Biomedical engineers work in a wide variety of settings and disciplines. There are opportunities in industry for innovating, designing, and developing new technologies; in academia furthering research and pushing the frontiers of what is medically possible as well as testing, implementing, and developing new diagnostic tools and medical equipment; and in establishing safety standards for medical devices. Many biomedical engineers find employment in cutting-edge start-up companies or as entrepreneurs themselves.
Internships / Training
The department collaborates with hospitals like KIMS, Apollo, Care, Medwin, NIMHANS etc. to get students trained latest medical equipment.

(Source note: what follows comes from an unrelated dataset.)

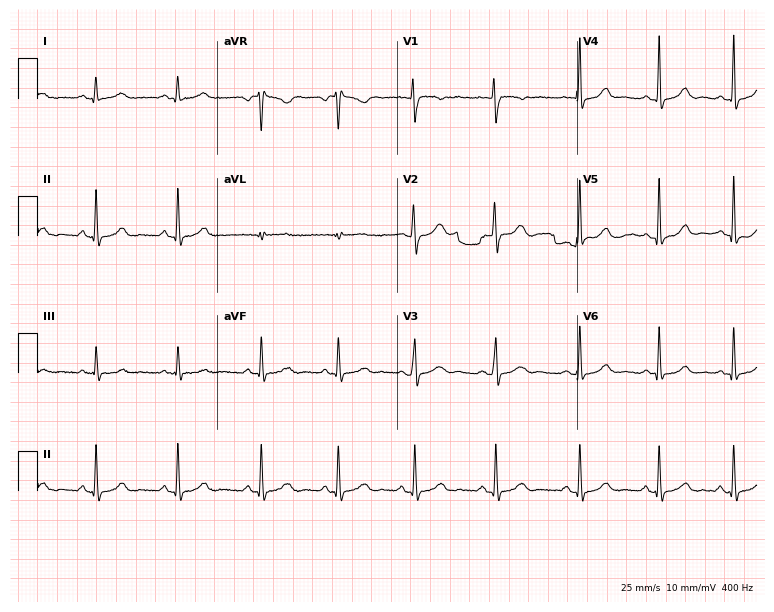
Standard 12-lead ECG recorded from a woman, 32 years old. Read as a normal ECG.

Students also undergo Summer internships in reputed institutions and organizations like IITs and CSIO-CSIR.
Indian Biomedical Skill Consortium (IBSC)
Dept. of Biomedical Engineering is a partner in IBSC which was initiated by Andhra Pradesh MedTech Zone (AMTZ) to put in place an equivalence system of value-based assessment covering educational training, work experience and competency possessed by practitioners of biomedical engineering skills.
To achieve excellence in undergraduate education, meaningful & innovative research and service dedicated to advancing the field of biomedical engineering and human health.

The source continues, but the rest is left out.